Now, tugging her skirts into place, Lucy moved across the long wooden floor into the great hall. Who could be calling? Deliveries from the haberdasher or the vintner usually were made at the kitchen entrance, and no decent visitor would call before the family had broken their morning fast.
As Lucy swung open the heavy oak door, her scolding words withered on her lips. Instead of a journeyman plying his trade, a straight-backed man in uniform regarded her sternly. Lucy recognized his red coat and insignia immediately. He was one of King Charles’s own men. Although Redcoats were a common enough sight throughout London, a soldier at the stoop, even at the magistrate’s household, disquieted her. Ever since she was a child, soldiers had filled her with unease.

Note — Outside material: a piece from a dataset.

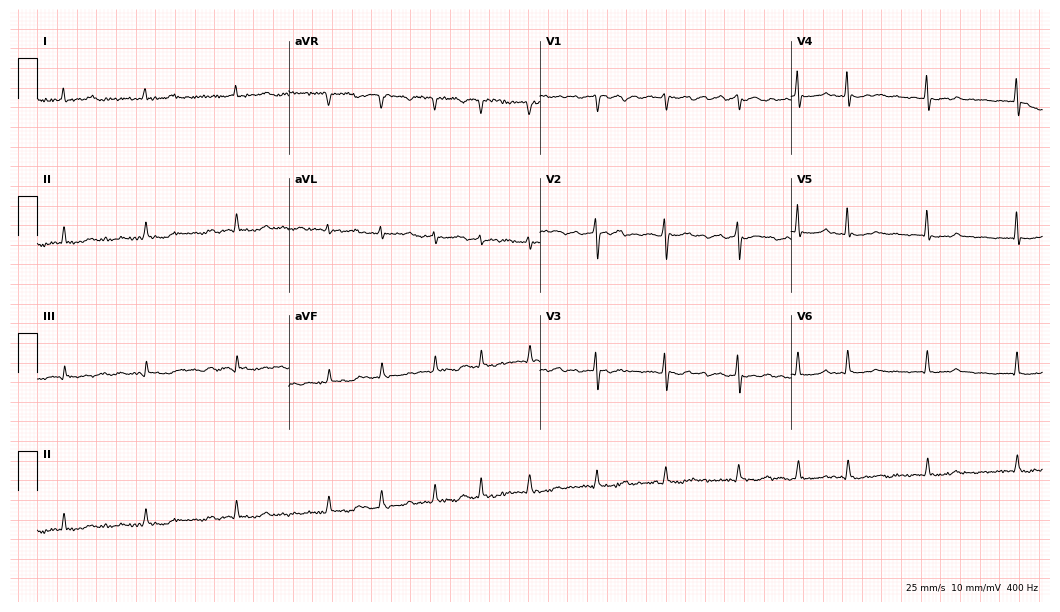
ECG (10.2-second recording at 400 Hz) — an 82-year-old female. Findings include atrial fibrillation.

He spoke without preamble. “I’m Duncan, the new constable. I must speak with the magistrate at once.”
Youthful mischief, no doubt. The boys had probably caused some damage with their early-morning antics. Lucy took a deep breath. “Of course, sir. I’ll fetch my master. Pray, warm yourself by the fire.”
Inside, Lucy saw the constable’s otherwise set face twitch in appreciation. The magistrate’s home was fine enough, it was true. The place was not quite so decorated as some, for the master had a mean practical streak and would not let his wife furnish as lavishly as she would like. Still, it had a pleasing elegance that well suited the master and his family. The house had three floors, with the living quarters on the first floor, the sleeping chambers on the second, and the maids’ cramped quarters on the very top floor. John, the master’s servant, slept with Cook, his wife, in the tiny niche behind the kitchen hearth, among the potatoes and onions. How they fit, Lucy had often wondered, as John was a great burly man and Cook an ample woman herself.
Even as she turned to locate John, the master himself appeared. He could have been in full magisterial garb instead of a simple sleeping gown, so dignified was his bearing. This morning, the habitual twinkling of his eye and rueful grin were missing, replaced by the slightest of frowns. He summoned the constable to his private chamber, and they disappeared down the hallway.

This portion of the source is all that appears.